■ **To do**
Only a number is wanted here, namely how many lines of the data contain the string "December".
[Supplied material — start]
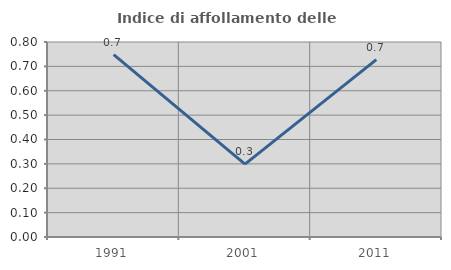
| Category | Indice di affollamento delle abitazioni  |
|---|---|
| 1991.0 | 0.748 |
| 2001.0 | 0.299 |
| 2011.0 | 0.728 |
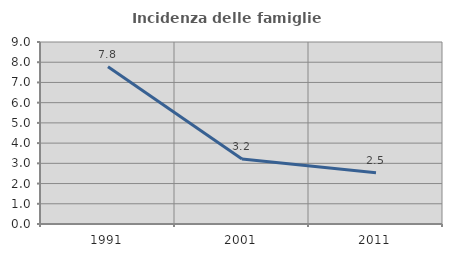
| Category | Incidenza delle famiglie numerose |
|---|---|
| 1991.0 | 7.773 |
| 2001.0 | 3.209 |
| 2011.0 | 2.54 |
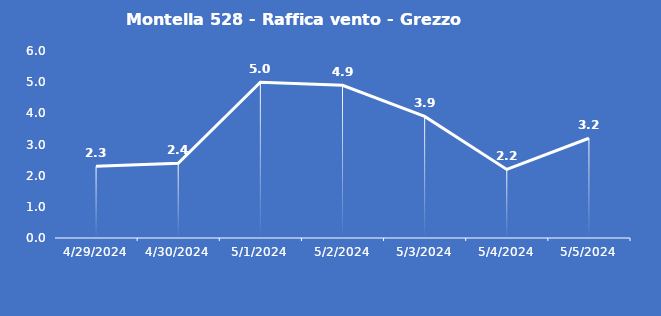
| Category | Montella 528 - Raffica vento - Grezzo (m/s) |
|---|---|
| 4/29/24 | 2.3 |
| 4/30/24 | 2.4 |
| 5/1/24 | 5 |
| 5/2/24 | 4.9 |
| 5/3/24 | 3.9 |
| 5/4/24 | 2.2 |
| 5/5/24 | 3.2 |
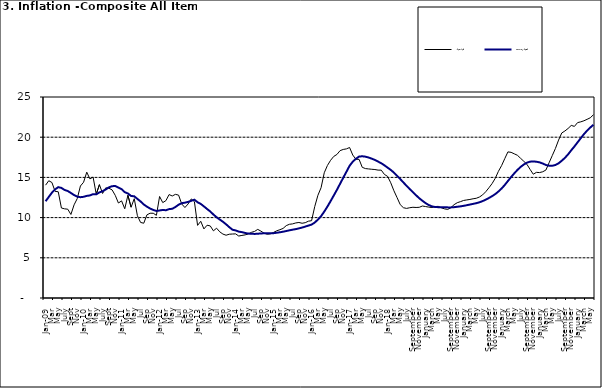
| Category | Year-on Rate | 12-Month Average |
|---|---|---|
| Jan-09 | 14.034 | 12.032 |
| Feb | 14.584 | 12.567 |
| Mar | 14.366 | 13.101 |
| Apr | 13.268 | 13.51 |
| May | 13.212 | 13.787 |
| June | 11.194 | 13.694 |
| July | 11.09 | 13.437 |
| Aug | 11.046 | 13.307 |
| Sept | 10.39 | 13.065 |
| Oct | 11.588 | 12.803 |
| Nov | 12.368 | 12.609 |
| Dec | 13.93 | 12.538 |
| Jan-10 | 14.398 | 12.586 |
| Feb | 15.649 | 12.7 |
| Mar | 14.812 | 12.757 |
| Apr | 15.044 | 12.915 |
| May | 12.915 | 12.893 |
| June | 14.099 | 13.132 |
| July | 13.002 | 13.284 |
| Aug | 13.702 | 13.5 |
| Sept | 13.65 | 13.764 |
| Oct | 13.45 | 13.908 |
| Nov | 12.766 | 13.928 |
| Dec | 11.815 | 13.74 |
| Jan-11 | 12.08 | 13.542 |
| Feb | 11.1 | 13.161 |
| Mar | 12.779 | 13.001 |
| Apr | 11.291 | 12.694 |
| May | 12.352 | 12.648 |
| Jun | 10.23 | 12.321 |
| Jul | 9.397 | 12.009 |
| Aug | 9.301 | 11.635 |
| Sep | 10.339 | 11.363 |
| Oct | 10.544 | 11.13 |
| Nov | 10.54 | 10.952 |
| Dec | 10.283 | 10.826 |
| Jan-12 | 12.626 | 10.886 |
| Feb | 11.866 | 10.955 |
| Mar | 12.111 | 10.914 |
| Apr | 12.866 | 11.054 |
| May | 12.688 | 11.096 |
| Jun | 12.892 | 11.32 |
| Jul | 12.797 | 11.599 |
| Aug | 11.689 | 11.791 |
| Sep | 11.253 | 11.859 |
| Oct | 11.693 | 11.948 |
| Nov | 12.32 | 12.091 |
| Dec | 11.981 | 12.224 |
| Jan-13 | 9.031 | 11.908 |
| Feb | 9.542 | 11.703 |
| Mar | 8.593 | 11.394 |
| Apr | 9.052 | 11.072 |
| May | 8.964 | 10.761 |
| Jun | 8.353 | 10.383 |
| Jul | 8.682 | 10.047 |
| Aug | 8.231 | 9.761 |
| Sep | 7.952 | 9.486 |
| Oct | 7.807 | 9.167 |
| Nov | 7.931 | 8.815 |
| Dec | 7.957 | 8.496 |
| Jan-14 | 7.977 | 8.408 |
| Feb | 7.707 | 8.257 |
| Mar | 7.783 | 8.19 |
| Apr | 7.851 | 8.092 |
| May | 7.965 | 8.012 |
| Jun | 8.167 | 7.998 |
| Jul | 8.281 | 7.968 |
| Aug | 8.534 | 7.996 |
| Sep | 8.317 | 8.027 |
| Oct | 8.06 | 8.047 |
| Nov | 7.927 | 8.046 |
| Dec | 7.978 | 8.047 |
| Jan-15 | 8.157 | 8.063 |
| Feb | 8.359 | 8.117 |
| Mar | 8.494 | 8.176 |
| Apr | 8.655 | 8.243 |
| May | 9.003 | 8.331 |
| Jun | 9.168 | 8.417 |
| Jul | 9.218 | 8.497 |
| Aug | 9.336 | 8.566 |
| Sep | 9.394 | 8.658 |
| Oct | 9.296 | 8.76 |
| Nov | 9.368 | 8.879 |
| Dec | 9.554 | 9.009 |
| Jan-16 | 9.617 | 9.13 |
| Feb | 11.379 | 9.386 |
| Mar | 12.775 | 9.751 |
| Apr | 13.721 | 10.182 |
| May | 15.577 | 10.746 |
| Jun | 16.48 | 11.372 |
| Jul | 17.127 | 12.045 |
| Aug | 17.609 | 12.744 |
| Sep | 17.852 | 13.454 |
| Oct | 18.33 | 14.206 |
| Nov | 18.476 | 14.958 |
| Dec | 18.547 | 15.697 |
| Jan-17 | 18.719 | 16.441 |
| Feb | 17.78 | 16.958 |
| Mar | 17.256 | 17.315 |
| Apr | 17.244 | 17.591 |
| May | 16.251 | 17.628 |
| Jun | 16.098 | 17.578 |
| Jul | 16.053 | 17.475 |
| Aug | 16.012 | 17.331 |
| Sep | 15.979 | 17.17 |
| Oct | 15.905 | 16.968 |
| Nov | 15.901 | 16.76 |
| Dec | 15.372 | 16.502 |
| Jan-18 | 15.127 | 16.215 |
| Feb | 14.33 | 15.93 |
| Mar | 13.337 | 15.599 |
| Apr | 12.482 | 15.196 |
| May | 11.608 | 14.793 |
| June | 11.231 | 14.371 |
| July | 11.142 | 13.95 |
| August | 11.227 | 13.546 |
| September | 11.284 | 13.157 |
| October | 11.259 | 12.777 |
| November | 11.281 | 12.406 |
| December | 11.442 | 12.095 |
| January | 11.374 | 11.801 |
| February | 11.306 | 11.564 |
| March | 11.251 | 11.401 |
| April | 11.372 | 11.314 |
| May | 11.396 | 11.299 |
| June | 11.217 | 11.297 |
| July | 11.084 | 11.291 |
| August | 11.016 | 11.271 |
| September | 11.244 | 11.268 |
| October | 11.607 | 11.298 |
| November | 11.854 | 11.348 |
| December | 11.982 | 11.396 |
| January | 12.132 | 11.462 |
| February | 12.199 | 11.539 |
| March | 12.257 | 11.624 |
| April | 12.341 | 11.706 |
| May | 12.404 | 11.791 |
| June | 12.559 | 11.904 |
| July | 12.821 | 12.049 |
| August | 13.22 | 12.233 |
| September | 13.707 | 12.44 |
| October | 14.233 | 12.664 |
| November | 14.887 | 12.923 |
| December | 15.753 | 13.246 |
| January | 16.466 | 13.616 |
| February | 17.335 | 14.053 |
| March | 18.171 | 14.554 |
| April | 18.117 | 15.039 |
| May | 17.933 | 15.499 |
| June | 17.751 | 15.927 |
| July | 17.377 | 16.298 |
| August | 17.009 | 16.601 |
| September | 16.63 | 16.83 |
| October | 15.994 | 16.958 |
| November | 15.396 | 16.979 |
| December | 15.625 | 16.953 |
| January | 15.601 | 16.869 |
| February | 15.702 | 16.728 |
| March | 15.915 | 16.544 |
| April | 16.819 | 16.449 |
| May | 17.712 | 16.449 |
| June | 18.596 | 16.542 |
| July | 19.643 | 16.755 |
| August | 20.525 | 17.07 |
| September | 20.774 | 17.432 |
| October | 21.087 | 17.865 |
| November | 21.466 | 18.372 |
| December | 21.344 | 18.847 |
| January | 21.816 | 19.362 |
| February | 21.91 | 19.873 |
| March | 22.043 | 20.375 |
| April | 22.222 | 20.816 |
| May | 22.413 | 21.2 |
| June | 22.789 | 21.544 |
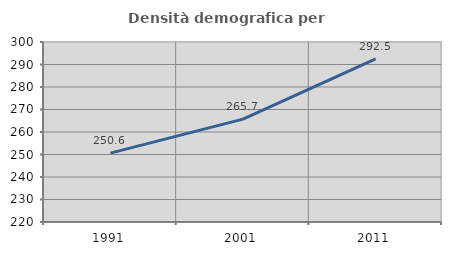
| Category | Densità demografica |
|---|---|
| 1991.0 | 250.622 |
| 2001.0 | 265.723 |
| 2011.0 | 292.469 |
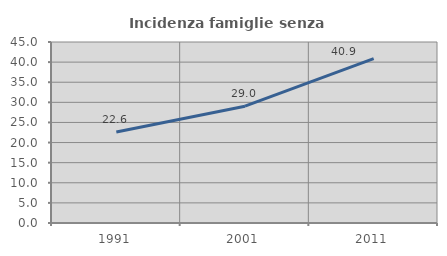
| Category | Incidenza famiglie senza nuclei |
|---|---|
| 1991.0 | 22.619 |
| 2001.0 | 29.048 |
| 2011.0 | 40.873 |
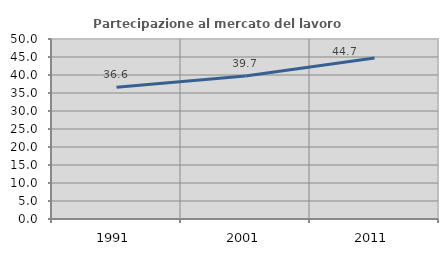
| Category | Partecipazione al mercato del lavoro  femminile |
|---|---|
| 1991.0 | 36.624 |
| 2001.0 | 39.701 |
| 2011.0 | 44.693 |
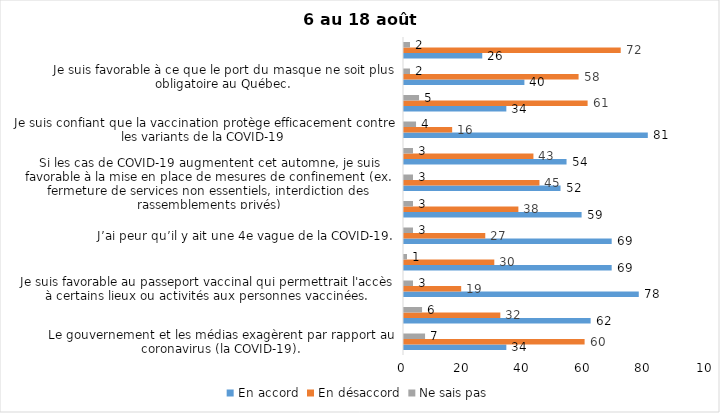
| Category | En accord | En désaccord | Ne sais pas |
|---|---|---|---|
| Le gouvernement et les médias exagèrent par rapport au coronavirus (la COVID-19). | 34 | 60 | 7 |
| J’ai peur que le système de santé soit débordé par les cas de COVID-19 suite au "déconfinement" | 62 | 32 | 6 |
| Je suis favorable au passeport vaccinal qui permettrait l'accès à certains lieux ou activités aux personnes vaccinées. | 78 | 19 | 3 |
| Malgré la levée des mesures de confinement, je préfère limiter mes contacts avec d’autres personnes (par ex., en évitant les activités sociales et de groupes) | 69 | 30 | 1 |
| J’ai peur qu’il y ait une 4e vague de la COVID-19. | 69 | 27 | 3 |
| Dans les régions en zone verte, le risque d’attraper la COVID-19 est minime. | 59 | 38 | 3 |
| Si les cas de COVID-19 augmentent cet automne, je suis favorable à la mise en place de mesures de confinement (ex. fermeture de services non essentiels, interdiction des rassemblements privés) | 52 | 45 | 3 |
| Je suis inquiet de contracter le variant Delta de la Covid-19 | 54 | 43 | 3 |
| Je suis confiant que la vaccination protège efficacement contre les variants de la COVID-19 | 81 | 16 | 4 |
| En raison de la baisse des cas de COID-19 je pense que le gouvernement du Québec devrait mettre fin à l’état d’urgence sanitaire | 34 | 61 | 5 |
| Je suis favorable à ce que le port du masque ne soit plus obligatoire au Québec. | 40 | 58 | 2 |
| Étant donné la progression de la vaccination, je pense qu’il est moins important de suivre les mesures de prévention. | 26 | 72 | 2 |
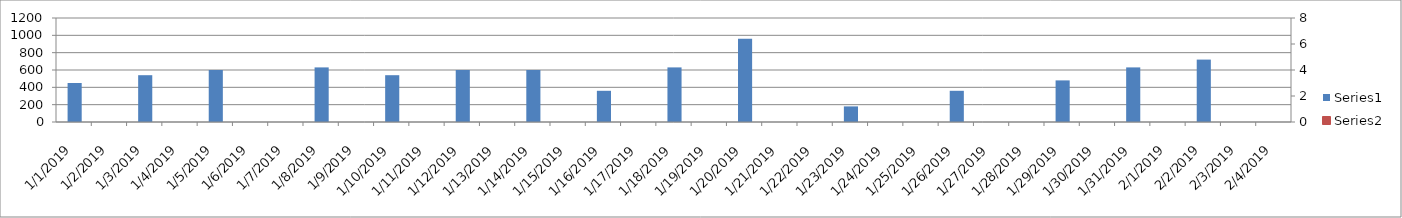
| Category | Series 0 |
|---|---|
| 1/1/19 | 450 |
| 1/2/19 | 0 |
| 1/3/19 | 540 |
| 1/4/19 | 0 |
| 1/5/19 | 600 |
| 1/6/19 | 0 |
| 1/7/19 | 0 |
| 1/8/19 | 630 |
| 1/9/19 | 0 |
| 1/10/19 | 540 |
| 1/11/19 | 0 |
| 1/12/19 | 600 |
| 1/13/19 | 0 |
| 1/14/19 | 600 |
| 1/15/19 | 0 |
| 1/16/19 | 360 |
| 1/17/19 | 0 |
| 1/18/19 | 630 |
| 1/19/19 | 0 |
| 1/20/19 | 960 |
| 1/21/19 | 0 |
| 1/22/19 | 0 |
| 1/23/19 | 180 |
| 1/24/19 | 0 |
| 1/25/19 | 0 |
| 1/26/19 | 360 |
| 1/27/19 | 0 |
| 1/28/19 | 0 |
| 1/29/19 | 480 |
| 1/30/19 | 0 |
| 1/31/19 | 630 |
| 2/1/19 | 0 |
| 2/2/19 | 720 |
| 2/3/19 | 0 |
| 2/4/19 | 0 |
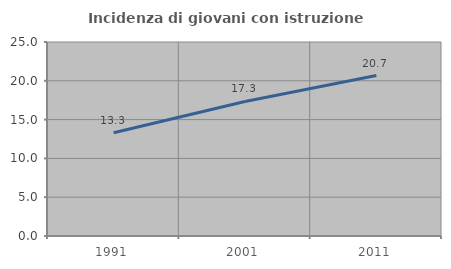
| Category | Incidenza di giovani con istruzione universitaria |
|---|---|
| 1991.0 | 13.298 |
| 2001.0 | 17.34 |
| 2011.0 | 20.676 |
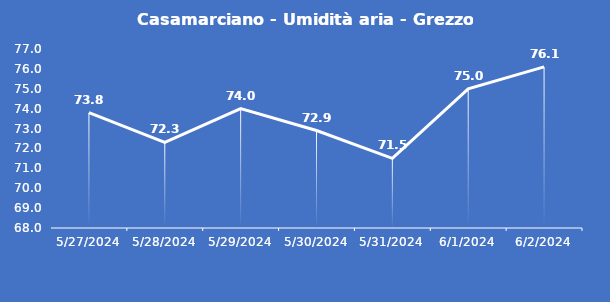
| Category | Casamarciano - Umidità aria - Grezzo (%) |
|---|---|
| 5/27/24 | 73.8 |
| 5/28/24 | 72.3 |
| 5/29/24 | 74 |
| 5/30/24 | 72.9 |
| 5/31/24 | 71.5 |
| 6/1/24 | 75 |
| 6/2/24 | 76.1 |
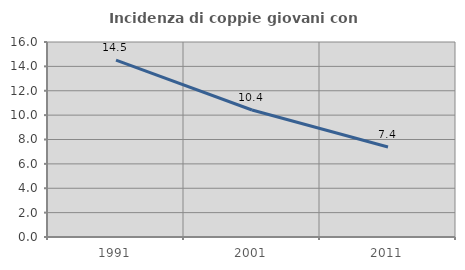
| Category | Incidenza di coppie giovani con figli |
|---|---|
| 1991.0 | 14.505 |
| 2001.0 | 10.419 |
| 2011.0 | 7.386 |
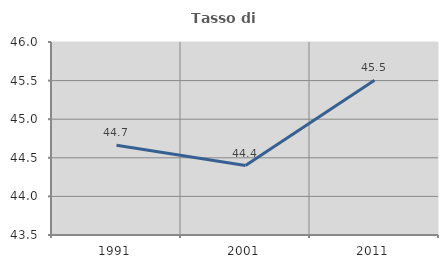
| Category | Tasso di occupazione   |
|---|---|
| 1991.0 | 44.663 |
| 2001.0 | 44.399 |
| 2011.0 | 45.503 |
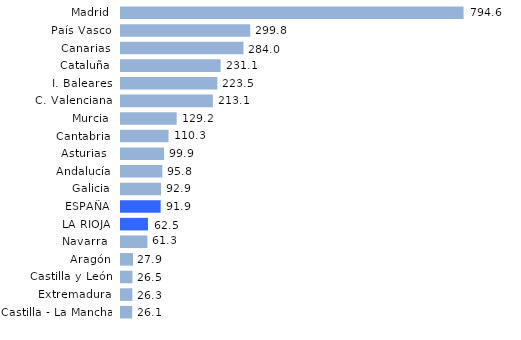
| Category | Series 0 |
|---|---|
| Castilla - La Mancha | 26.1 |
| Extremadura | 26.3 |
| Castilla y León | 26.5 |
| Aragón | 27.9 |
| Navarra  | 61.3 |
| LA RIOJA | 62.5 |
| ESPAÑA | 91.9 |
| Galicia | 92.9 |
| Andalucía | 95.8 |
| Asturias  | 99.9 |
| Cantabria | 110.3 |
| Murcia | 129.2 |
| C. Valenciana | 213.1 |
| I. Baleares | 223.5 |
| Cataluña | 231.1 |
| Canarias | 284 |
| País Vasco | 299.8 |
| Madrid | 794.6 |
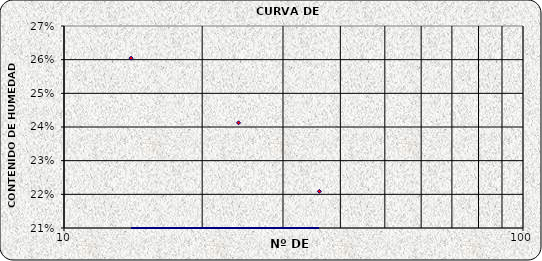
| Category | Series 0 |
|---|---|
| 36.0 | 0.221 |
| 24.0 | 0.241 |
| 14.0 | 0.26 |
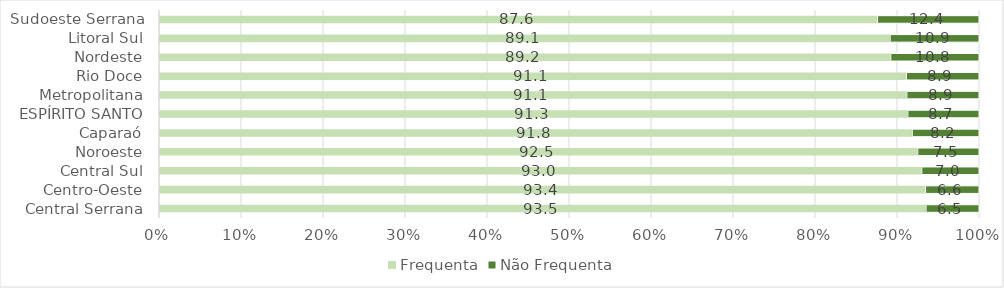
| Category | Frequenta | Não Frequenta |
|---|---|---|
| Central Serrana | 93.484 | 6.516 |
| Centro-Oeste | 93.421 | 6.579 |
| Central Sul | 92.965 | 7.035 |
| Noroeste | 92.473 | 7.527 |
| Caparaó | 91.803 | 8.197 |
| ESPÍRITO SANTO | 91.266 | 8.734 |
| Metropolitana | 91.144 | 8.856 |
| Rio Doce | 91.095 | 8.905 |
| Nordeste | 89.183 | 10.817 |
| Litoral Sul | 89.106 | 10.894 |
| Sudoeste Serrana | 87.565 | 12.435 |
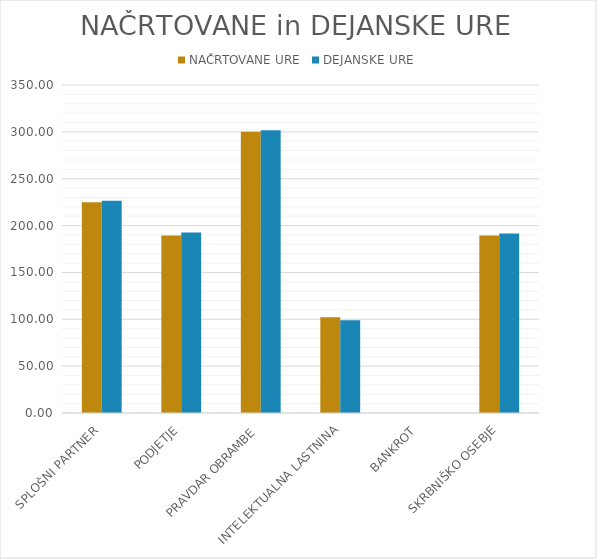
| Category | NAČRTOVANE URE | DEJANSKE URE |
|---|---|---|
| SPLOŠNI PARTNER | 225 | 226.5 |
| PODJETJE | 189.286 | 192.5 |
| PRAVDAR OBRAMBE | 300 | 301.714 |
| INTELEKTUALNA LASTNINA | 102.143 | 99 |
| BANKROT | 0 | 0 |
| SKRBNIŠKO OSEBJE | 189.286 | 191.429 |
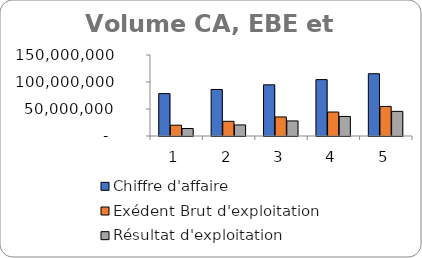
| Category | Chiffre d'affaire | Exédent Brut d'exploitation | Résultat d'exploitation |
|---|---|---|---|
| 0 | 78475000 | 20005400 | 13856750.476 |
| 1 | 86158250 | 27181650 | 20476431.273 |
| 2 | 94769147.5 | 35275737.5 | 27897093.304 |
| 3 | 104429874.425 | 44409634.125 | 36215401.325 |
| 4 | 115279409.033 | 54722102.964 | 45622131.56 |
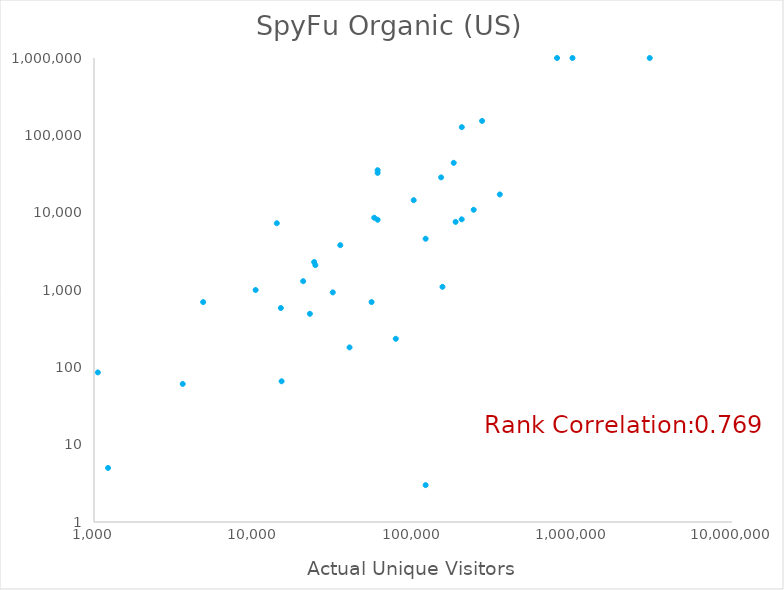
| Category | SpyFu Organic (US) |
|---|---|
| 57127.0 | 8600 |
| 14843.0 | 585 |
| 120000.0 | 4600 |
| 24000.0 | 2300 |
| 3600.0 | 61 |
| 150000.0 | 28600 |
| 185000.0 | 7600 |
| 240080.0 | 10900 |
| 31412.0 | 931 |
| 22569.0 | 492 |
| 153037.0 | 1100 |
| 78000.0 | 234 |
| 202000.0 | 8200 |
| 24417.0 | 2100 |
| 60000.0 | 35400 |
| 35000.0 | 3800 |
| 1000000.0 | 1000000 |
| 350000.0 | 17200 |
| 20485.0 | 1300 |
| 271059.0 | 153500 |
| 101000.0 | 14500 |
| 800000.0 | 1000000 |
| 60000.0 | 8100 |
| 180000.0 | 44100 |
| 15000.0 | 66 |
| 14000.0 | 7300 |
| 55000.0 | 698 |
| 1057.0 | 86 |
| 10313.0 | 1000 |
| 1225.0 | 5 |
| 60000.0 | 32700 |
| 6790.0 | 0 |
| 202310.0 | 127700 |
| 40000.0 | 181 |
| 120000.0 | 3 |
| 3050000.0 | 1000000 |
| 4835.0 | 698 |
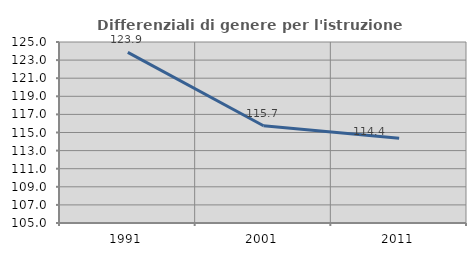
| Category | Differenziali di genere per l'istruzione superiore |
|---|---|
| 1991.0 | 123.859 |
| 2001.0 | 115.744 |
| 2011.0 | 114.376 |
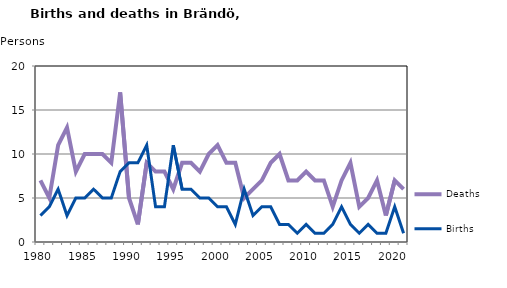
| Category | Deaths | Births |
|---|---|---|
| 1980.0 | 7 | 3 |
| 1981.0 | 5 | 4 |
| 1982.0 | 11 | 6 |
| 1983.0 | 13 | 3 |
| 1984.0 | 8 | 5 |
| 1985.0 | 10 | 5 |
| 1986.0 | 10 | 6 |
| 1987.0 | 10 | 5 |
| 1988.0 | 9 | 5 |
| 1989.0 | 17 | 8 |
| 1990.0 | 5 | 9 |
| 1991.0 | 2 | 9 |
| 1992.0 | 9 | 11 |
| 1993.0 | 8 | 4 |
| 1994.0 | 8 | 4 |
| 1995.0 | 6 | 11 |
| 1996.0 | 9 | 6 |
| 1997.0 | 9 | 6 |
| 1998.0 | 8 | 5 |
| 1999.0 | 10 | 5 |
| 2000.0 | 11 | 4 |
| 2001.0 | 9 | 4 |
| 2002.0 | 9 | 2 |
| 2003.0 | 5 | 6 |
| 2004.0 | 6 | 3 |
| 2005.0 | 7 | 4 |
| 2006.0 | 9 | 4 |
| 2007.0 | 10 | 2 |
| 2008.0 | 7 | 2 |
| 2009.0 | 7 | 1 |
| 2010.0 | 8 | 2 |
| 2011.0 | 7 | 1 |
| 2012.0 | 7 | 1 |
| 2013.0 | 4 | 2 |
| 2014.0 | 7 | 4 |
| 2015.0 | 9 | 2 |
| 2016.0 | 4 | 1 |
| 2017.0 | 5 | 2 |
| 2018.0 | 7 | 1 |
| 2019.0 | 3 | 1 |
| 2020.0 | 7 | 4 |
| 2021.0 | 6 | 1 |
[Supplied material — finish]
■ **Task result**
5